- _Exercise_:
Please copy the lines below, exactly as they are, from the one with "Ehemaliger Nutzer: Kirche" through the one with "Genova, Piano di", and leave out the pictures.

- _Extracted data_:

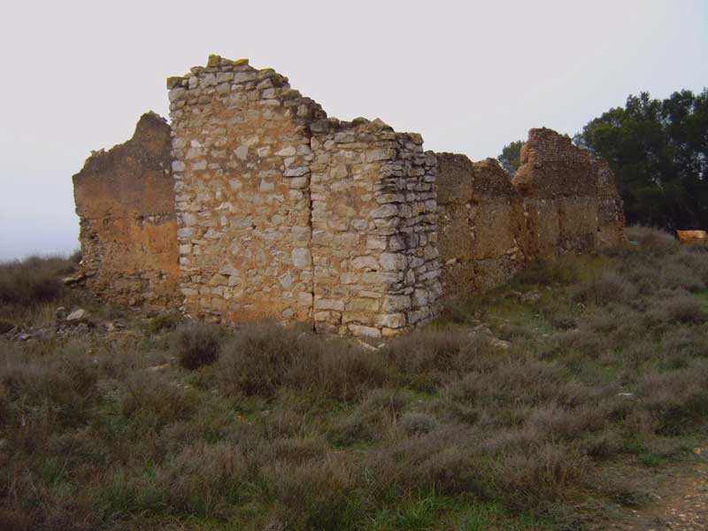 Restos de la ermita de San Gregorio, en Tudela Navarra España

==

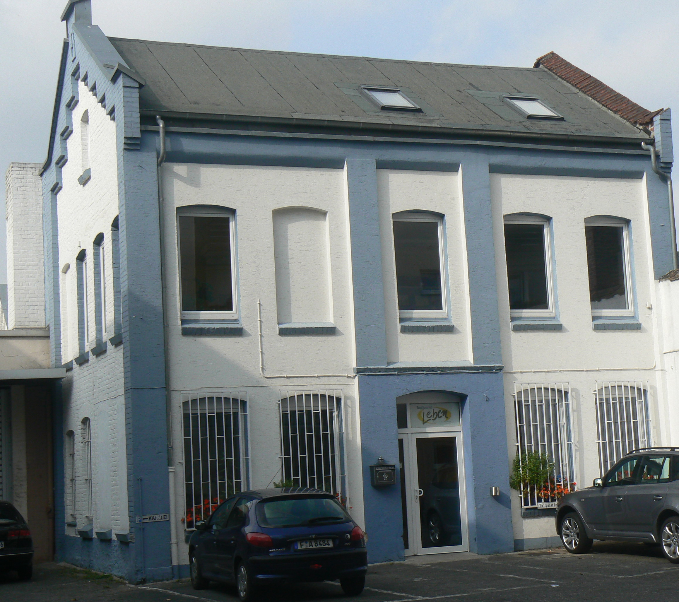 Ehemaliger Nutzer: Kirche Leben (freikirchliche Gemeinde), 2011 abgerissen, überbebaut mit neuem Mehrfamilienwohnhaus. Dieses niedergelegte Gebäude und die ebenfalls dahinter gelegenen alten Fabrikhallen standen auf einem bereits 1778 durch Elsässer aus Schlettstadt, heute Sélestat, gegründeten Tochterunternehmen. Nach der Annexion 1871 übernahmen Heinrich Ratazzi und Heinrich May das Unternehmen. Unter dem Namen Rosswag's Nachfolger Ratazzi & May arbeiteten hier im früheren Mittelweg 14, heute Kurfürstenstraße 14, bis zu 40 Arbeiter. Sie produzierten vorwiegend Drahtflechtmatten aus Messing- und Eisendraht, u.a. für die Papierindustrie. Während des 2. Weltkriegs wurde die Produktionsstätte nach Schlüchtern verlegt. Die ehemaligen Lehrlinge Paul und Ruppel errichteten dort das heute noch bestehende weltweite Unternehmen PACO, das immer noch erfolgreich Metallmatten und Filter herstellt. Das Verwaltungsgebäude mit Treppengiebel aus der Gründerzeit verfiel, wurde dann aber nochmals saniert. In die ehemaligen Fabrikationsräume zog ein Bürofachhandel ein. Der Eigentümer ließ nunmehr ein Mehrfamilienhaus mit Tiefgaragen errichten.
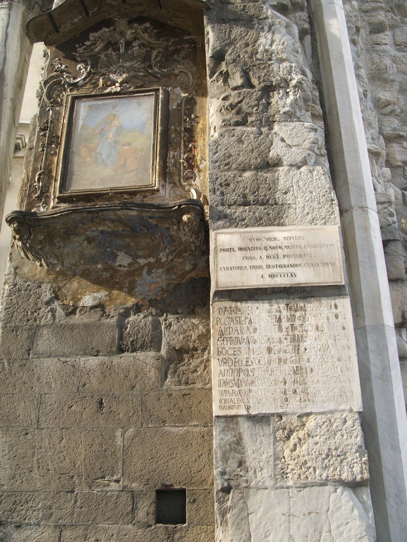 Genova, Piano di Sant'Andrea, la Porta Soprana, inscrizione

- _Reply to the task_:
 Ehemaliger Nutzer: Kirche Leben (freikirchliche Gemeinde), 2011 abgerissen, überbebaut mit neuem Mehrfamilienwohnhaus. Dieses niedergelegte Gebäude und die ebenfalls dahinter gelegenen alten Fabrikhallen standen auf einem bereits 1778 durch Elsässer aus Schlettstadt, heute Sélestat, gegründeten Tochterunternehmen. Nach der Annexion 1871 übernahmen Heinrich Ratazzi und Heinrich May das Unternehmen. Unter dem Namen Rosswag's Nachfolger Ratazzi & May arbeiteten hier im früheren Mittelweg 14, heute Kurfürstenstraße 14, bis zu 40 Arbeiter. Sie produzierten vorwiegend Drahtflechtmatten aus Messing- und Eisendraht, u.a. für die Papierindustrie. Während des 2. Weltkriegs wurde die Produktionsstätte nach Schlüchtern verlegt. Die ehemaligen Lehrlinge Paul und Ruppel errichteten dort das heute noch bestehende weltweite Unternehmen PACO, das immer noch erfolgreich Metallmatten und Filter herstellt. Das Verwaltungsgebäude mit Treppengiebel aus der Gründerzeit verfiel, wurde dann aber nochmals saniert. In die ehemaligen Fabrikationsräume zog ein Bürofachhandel ein. Der Eigentümer ließ nunmehr ein Mehrfamilienhaus mit Tiefgaragen errichten.
 Genova, Piano di Sant'Andrea, la Porta Soprana, inscrizione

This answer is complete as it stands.